* Data records *
-----

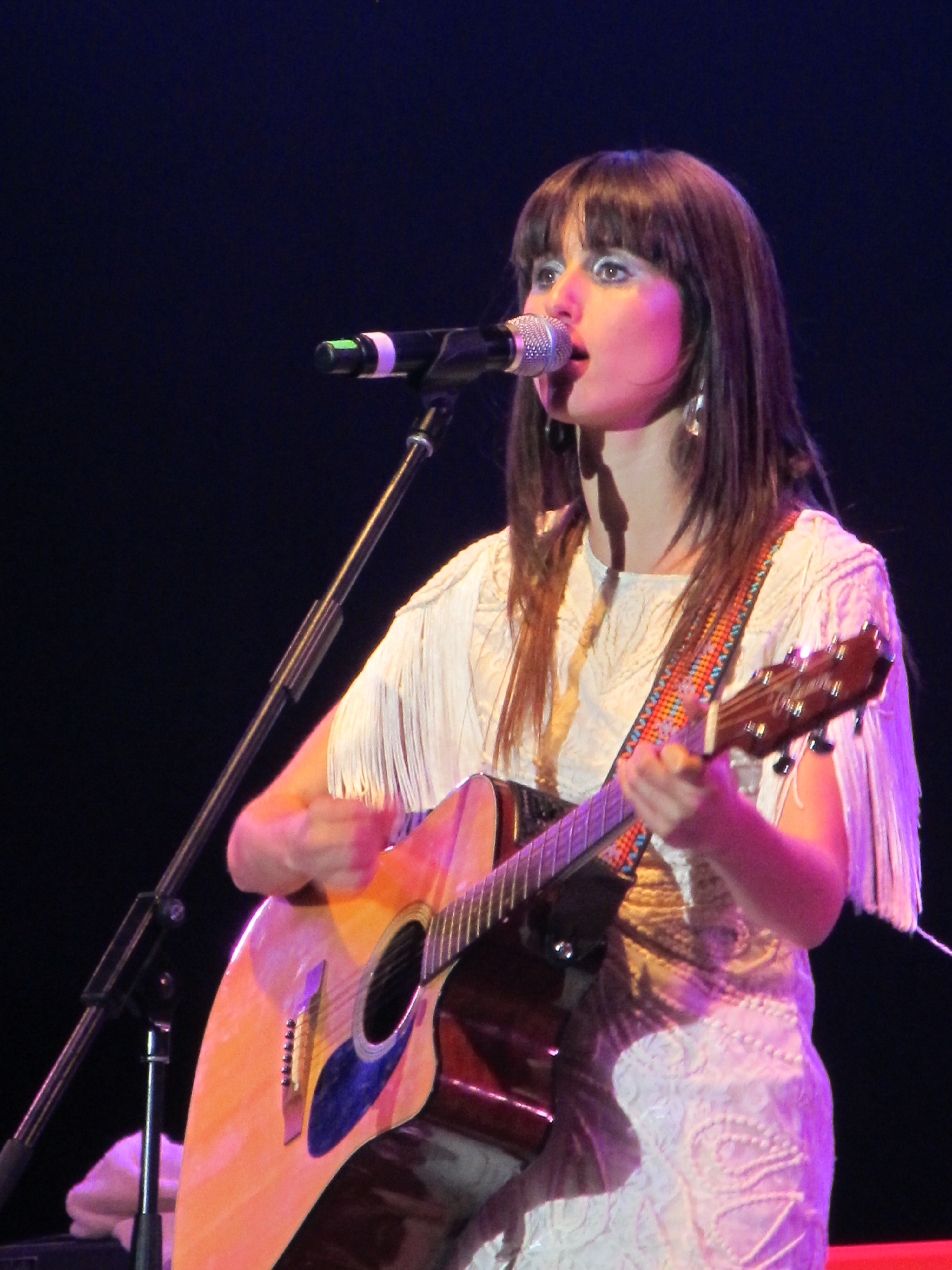 Festival de la Sandía de Paine, Enero del 2012
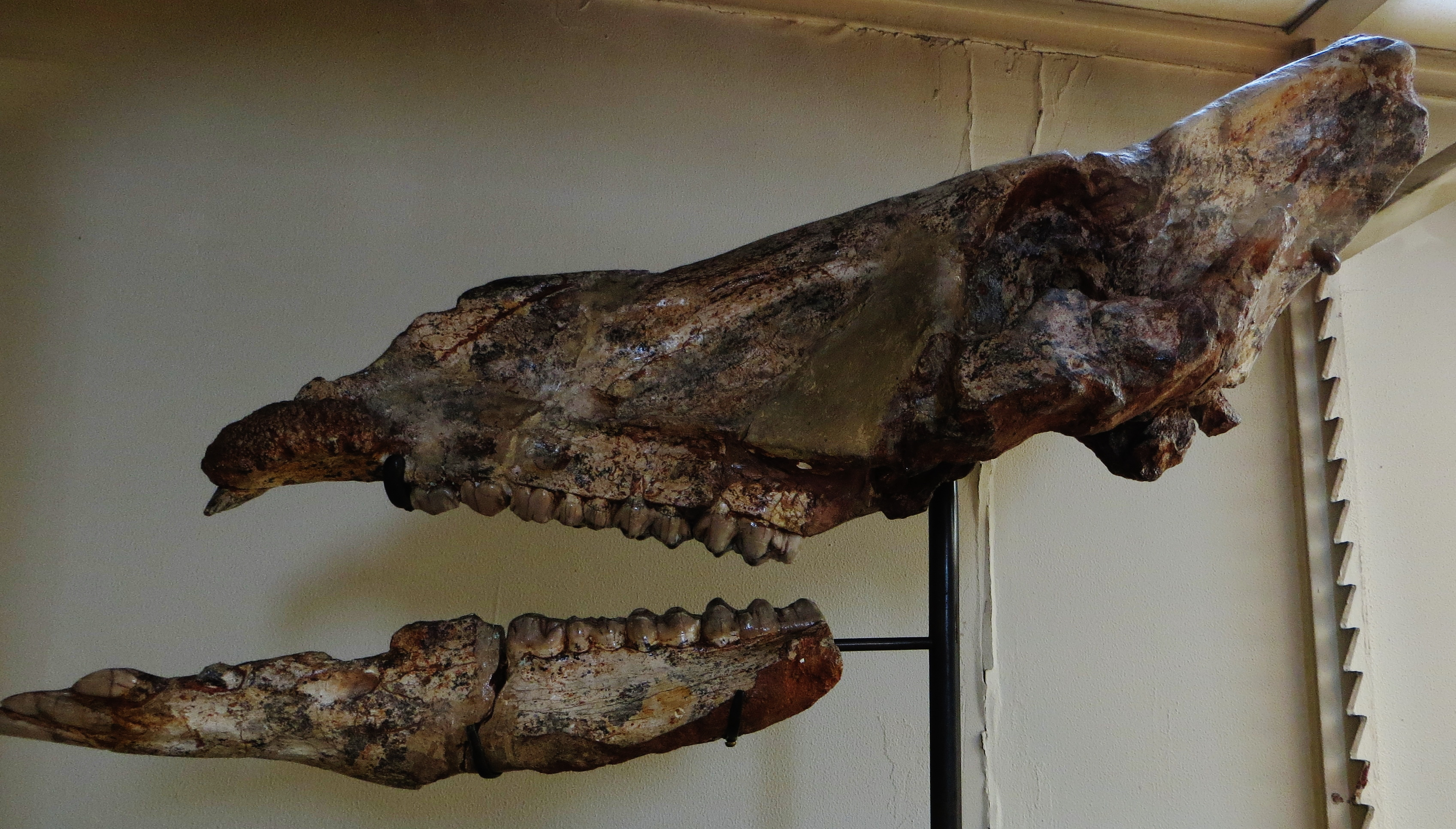 Fossil of Microsthonyx, an extinct mammal- Took the photo at Musee d'Histoire Naturelle, Paris
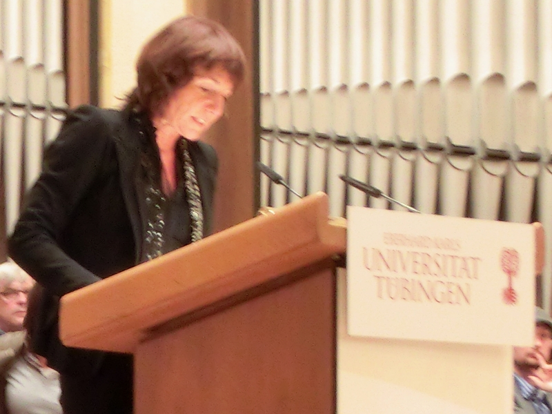 Prof. Dr. Dorothee Kimmich (* 1961), deutsche Literaturwissenschaftlerin und Professorin für Literaturwissenschaftliche Kulturwissenschaft / Kulturtheorie an der Eberhard Karls Universität Tübingen, bei der Eröffnung der Tübinger Poetik-Dozentur am 18. November 2013.
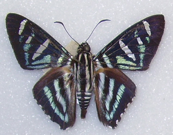 Jemadia petrobas Tingo Maria, Peru September, 1971
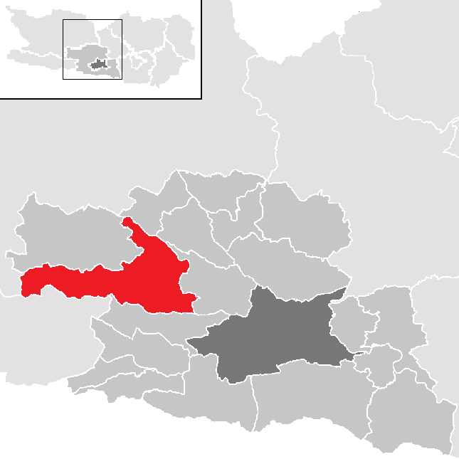 Bezirk Villach-Land
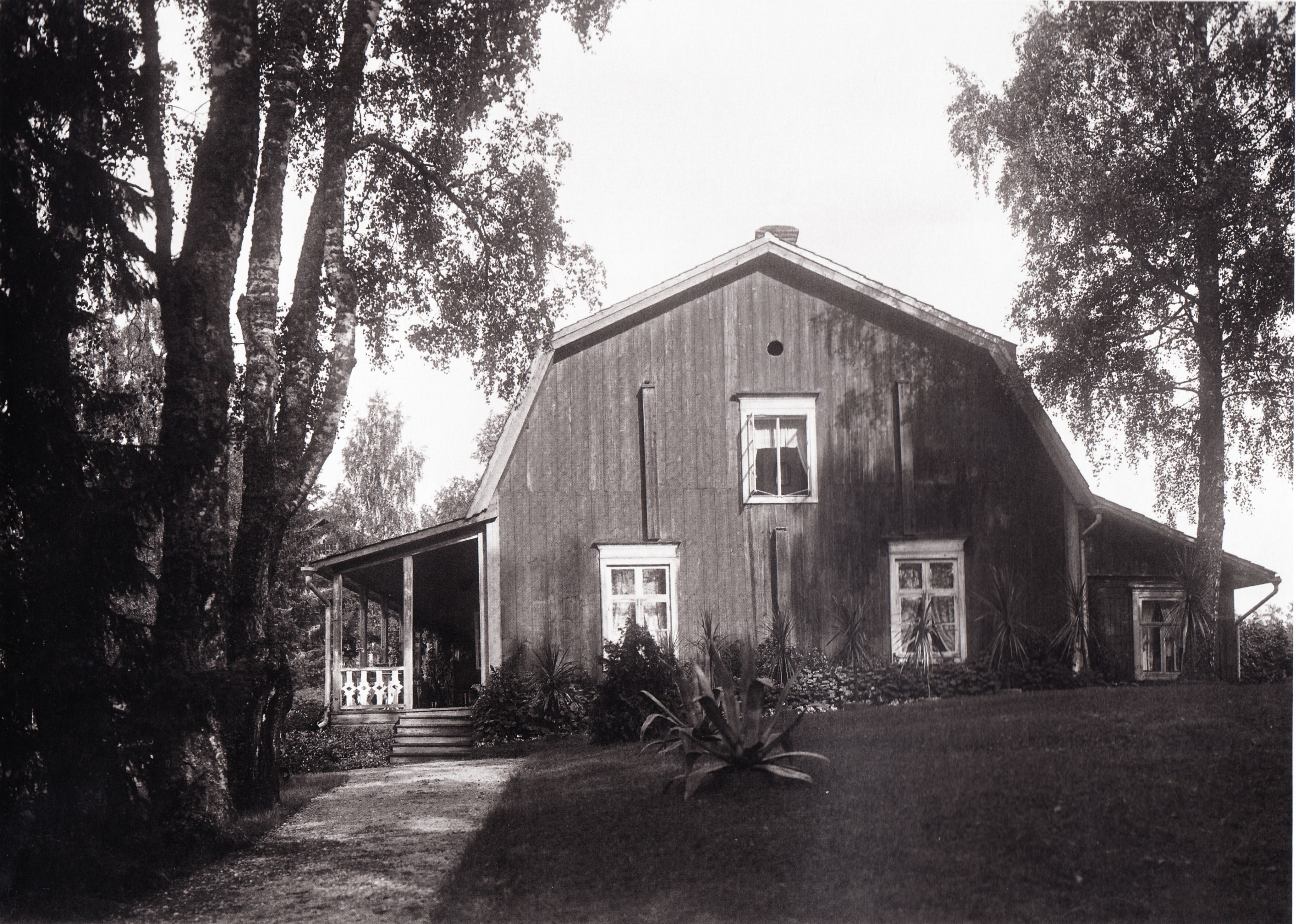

-----

* TASK DETAILS *
Repeat the entries above exactly and skip the images.

* ANSWER SECTION *
 Festival de la Sandía de Paine, Enero del 2012
 Fossil of Microsthonyx, an extinct mammal- Took the photo at Musee d'Histoire Naturelle, Paris
 Prof. Dr. Dorothee Kimmich (* 1961), deutsche Literaturwissenschaftlerin und Professorin für Literaturwissenschaftliche Kulturwissenschaft / Kulturtheorie an der Eberhard Karls Universität Tübingen, bei der Eröffnung der Tübinger Poetik-Dozentur am 18. November 2013.
 Jemadia petrobas Tingo Maria, Peru September, 1971
 Bezirk Villach-Land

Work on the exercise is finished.